Task goal: Lines from the one containing "24.4 | 36.35 |" through the final line of the entries below: reproduce them exactly, all of them and only them.

Data extracted from a collection:
* * * *

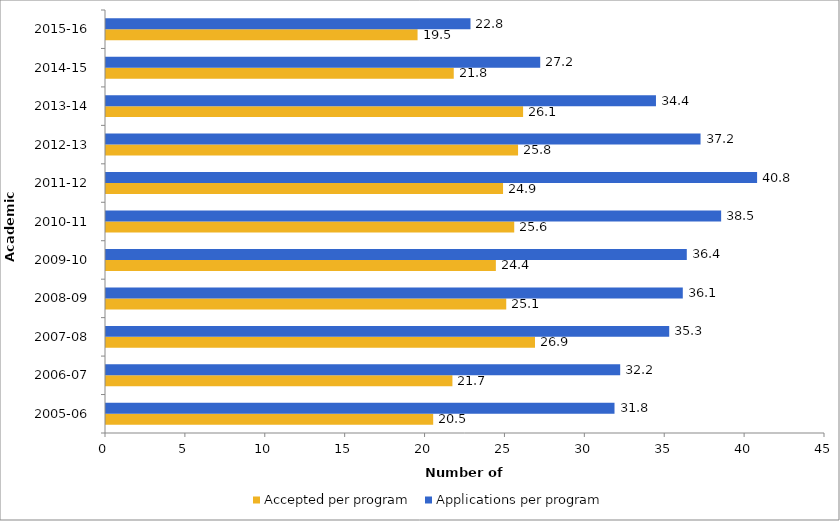
| Category | Accepted per program | Applications per program |
|---|---|---|
| 2005-06 | 20.478 | 31.826 |
| 2006-07 | 21.682 | 32.182 |
| 2007-08 | 26.85 | 35.25 |
| 2008-09 | 25.05 | 36.1 |
| 2009-10 | 24.4 | 36.35 |
| 2010-11 | 25.55 | 38.5 |
| 2011-12 | 24.85 | 40.75 |
| 2012-13 | 25.789 | 37.211 |
| 2013-14 | 26.105 | 34.421 |
| 2014-15 | 21.765 | 27.176 |
| 2015-16 | 19.5 | 22.812 |

* * * *

Response:
| 2009-10 | 24.4 | 36.35 |
| 2010-11 | 25.55 | 38.5 |
| 2011-12 | 24.85 | 40.75 |
| 2012-13 | 25.789 | 37.211 |
| 2013-14 | 26.105 | 34.421 |
| 2014-15 | 21.765 | 27.176 |
| 2015-16 | 19.5 | 22.812 |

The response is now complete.